Si el gato necesitaba comida, se la daba. Si necesitaba juguetes, se los compraba. Y si algo le molestaba, haría lo que estuviera a su alcance -y más- para hacerlo sentir mejor.

Irene Kang

La dueña notó que su tierno compañero estaba muy hinchado y que tenía dificultades para moverse. ¿Serán parásitos? ¿algún defecto de nacimiento? ¿un tumor maligno? No estaba dispuesta a arriesgarse.

Es por esto que lo llevó raudamente a un costos médico veterinario y le dijo que no pensara en los costos.
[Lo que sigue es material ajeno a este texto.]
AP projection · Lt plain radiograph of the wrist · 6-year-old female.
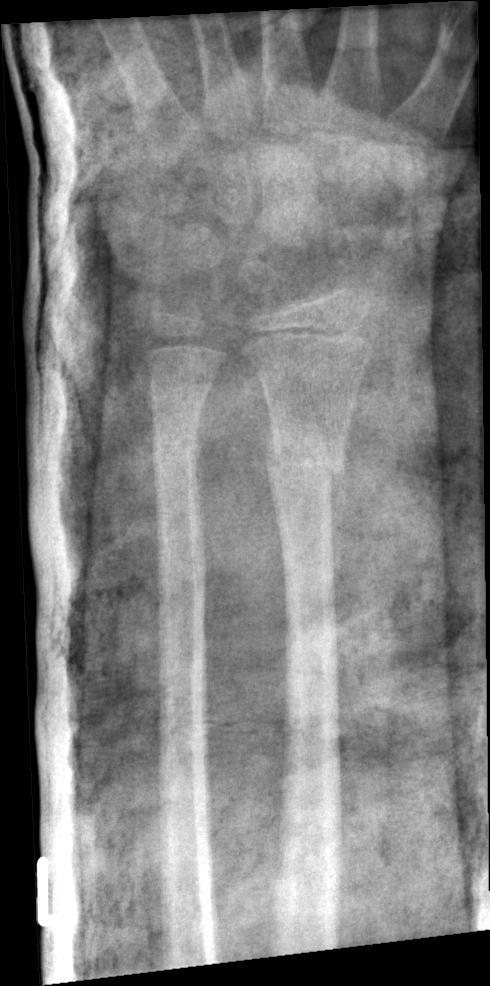
FINDINGS: (pixel coordinates, top-left origin, xyxy) Bone fracture: bbox(259, 427, 353, 497), bbox(147, 418, 205, 474).
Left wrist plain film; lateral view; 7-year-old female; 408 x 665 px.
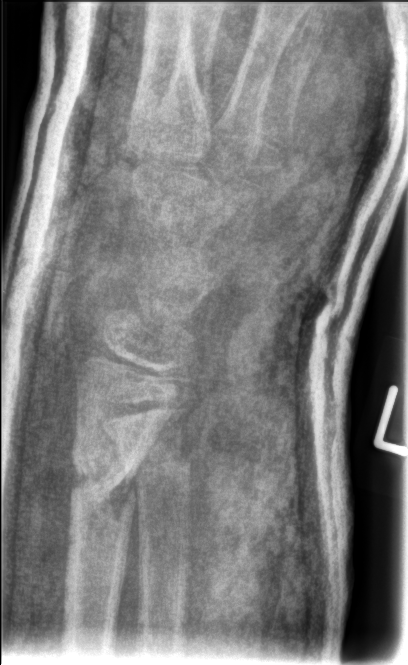
Fx: bbox(66, 440, 142, 511); bbox(128, 445, 195, 496).
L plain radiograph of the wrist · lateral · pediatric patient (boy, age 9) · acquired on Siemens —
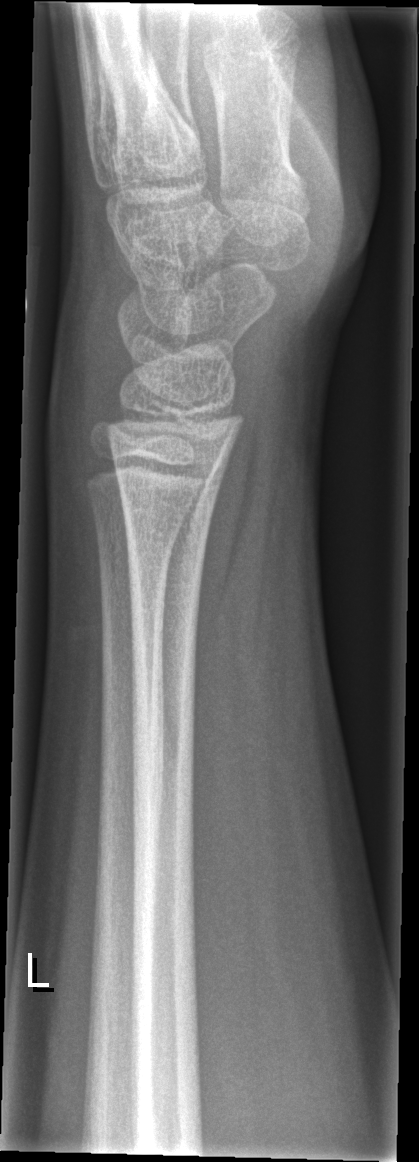
{"fracture": "none labeled"}
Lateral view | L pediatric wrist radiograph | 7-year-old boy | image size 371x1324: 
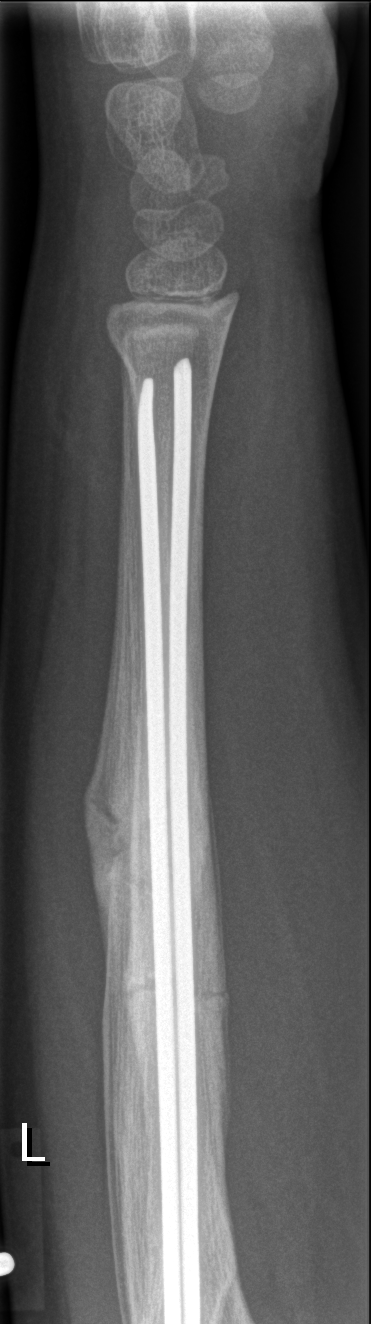

* Metal: <132,355>-<201,1324>.
* Fx: <79,757>-<217,919>; <118,961>-<234,1022>.
* Two periosteal new bone at <80,614>-<121,967> <101,895>-<126,1321>.
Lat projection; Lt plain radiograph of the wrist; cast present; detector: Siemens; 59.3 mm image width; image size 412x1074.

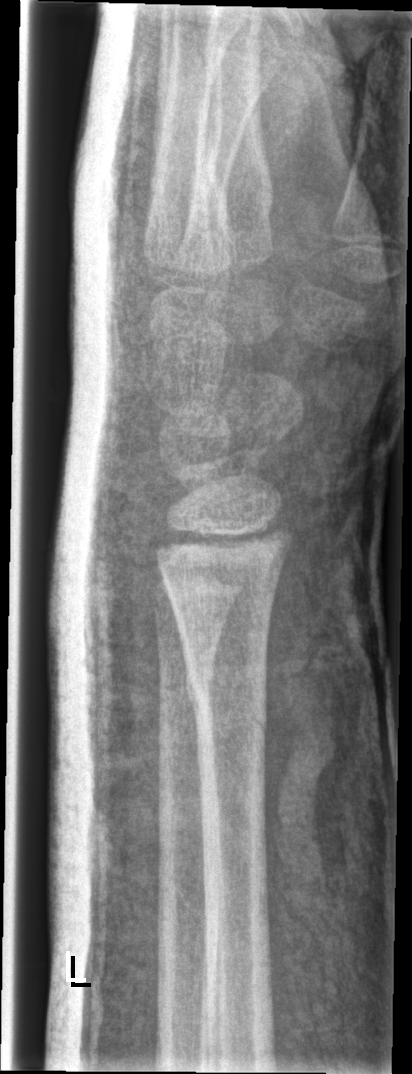 Q: Is there a fracture?
A: One Fx at <177,649>-<274,746>

Este gato era su vida y no iba a escatimar gastos para salvarlo.

El especialista tomó las instrucciones de la mujer a pecho e hizo todos los exámenes, radiografías y análisis que podía para determinar la causa de la hinchazón mientras la preocupada dueña esperaba impaciente en la sala de espera.

Irene Kang

Pasaban los minutos y aún no había respuesta. Irene estaba abrumada, cada segundo extra significaba que el diagnóstico de su gato sería peor. Pero todas sus sombrías teorías se fueron al piso cuando vio al doctor entrando a la sala de espera con una sonrisa en su rostro. 
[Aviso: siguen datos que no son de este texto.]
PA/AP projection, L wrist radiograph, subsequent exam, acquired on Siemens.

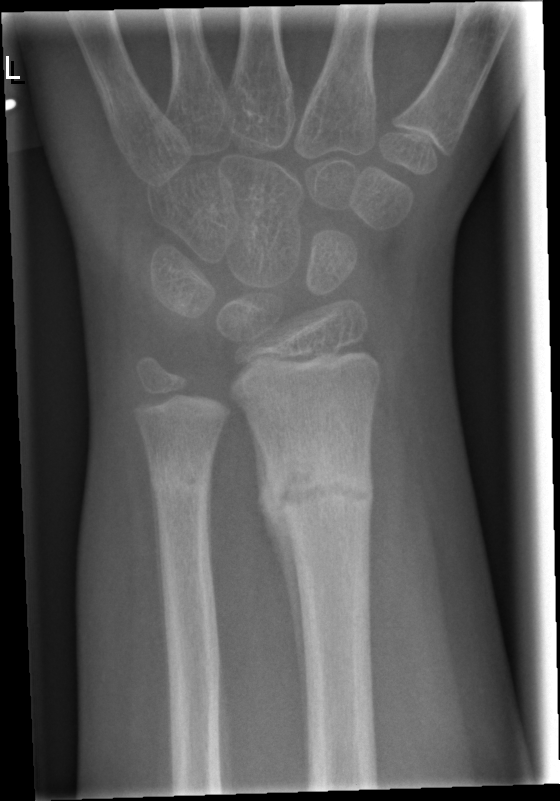

FINDINGS — (coordinates are [x1, y1, x2, y2] in image pixels) Reduced bone mineral density. Periosteal thickening: bbox(252, 427, 307, 745). AO/OTA classification: 23r-M/3.1; 23u-M/2.1. Bone fracture: bbox(254, 435, 377, 536); bbox(145, 449, 215, 502).
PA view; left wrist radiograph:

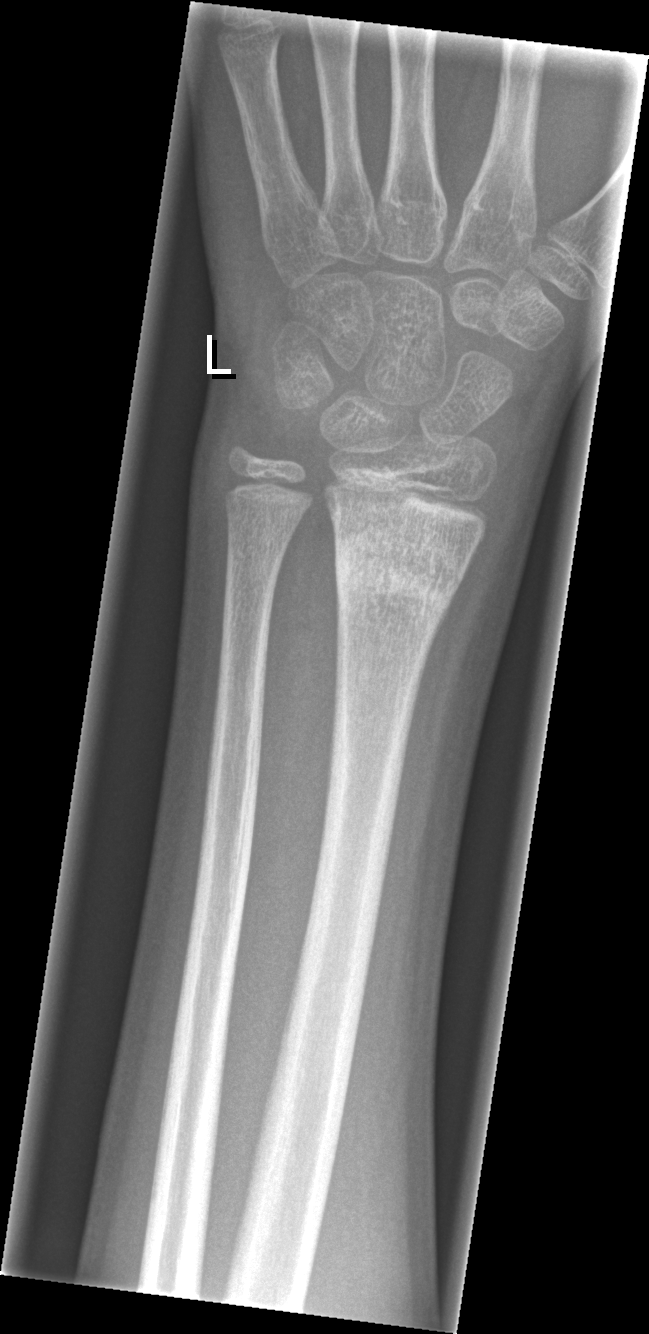
- Fx identified at <330,511>-<472,623>.
- Decreased bone density (osteopenia).
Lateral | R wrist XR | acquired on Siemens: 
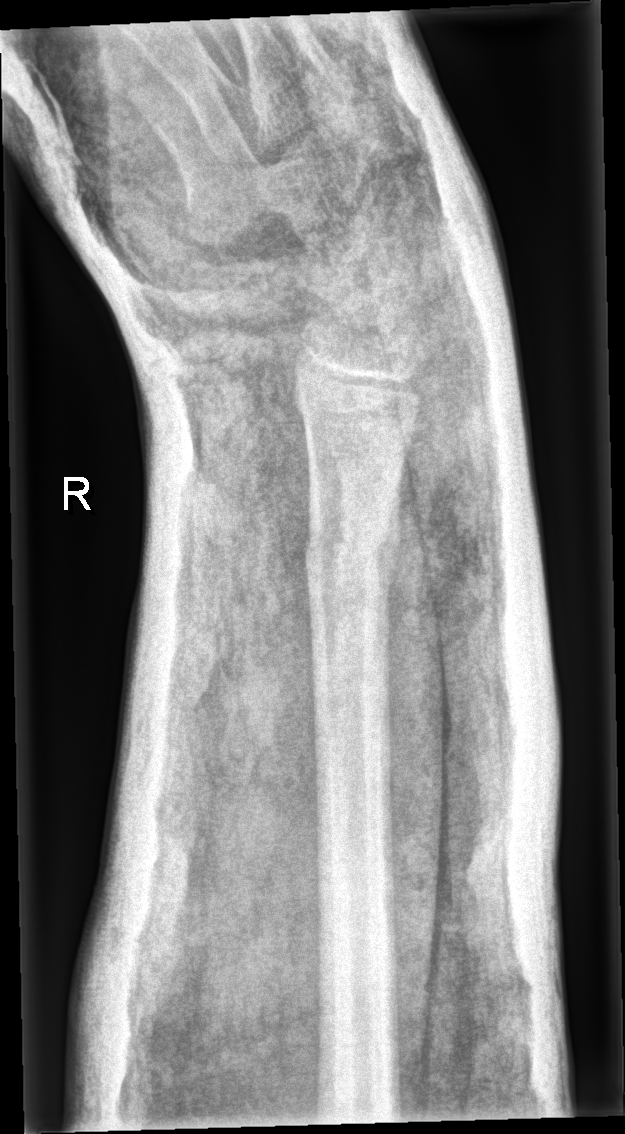 AO classification: 23-M/3.1
Fx: <298,495>-<401,605>
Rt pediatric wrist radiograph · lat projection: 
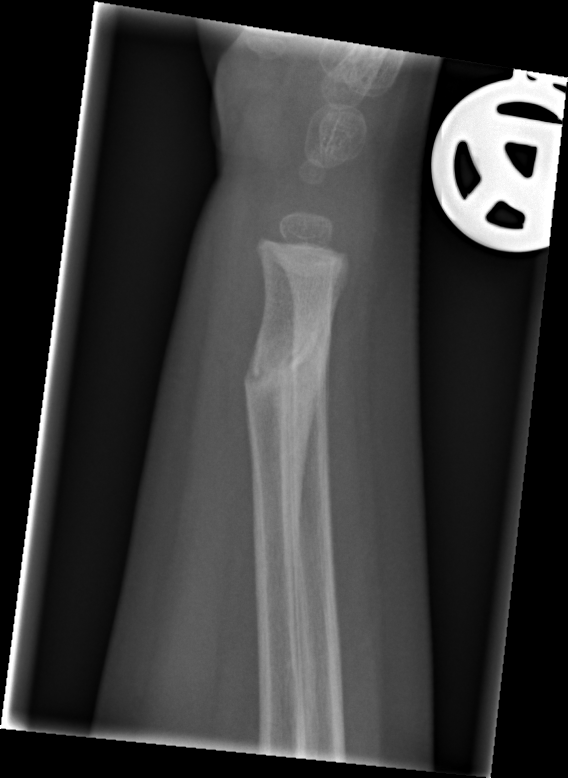 (bounding boxes in image-pixel xyxy)
Bone fracture: [240, 333, 329, 411]
Periosteal reaction: [284, 298, 337, 548]
AO code: 23r-M/3.1; 23u-M/2.1
Osteopenia: present

Luego de analizar toda la información, el veterinario determinó que el gatito estaba en perfectas condiciones. «¿La causa de la hinchazón?», preguntó la mujer. «Gordura», le respondió el especialista entre carcajadas.

Resulta que Irene quería tanto a su mascota nueva que no dejaba de mimarlo con comida, por lo que su panza había crecido mucho. Y, al ser tan pequeño y joven, sus extremidades apenas podían levantar su peso. 

Irene Kang

Irene pasó de la preocupación a la vergüenza en un segundo. Después de pedir disculpas al doctor y pagar la abultada cuenta médica de su gordo gato, se fue a su casa con su mascota.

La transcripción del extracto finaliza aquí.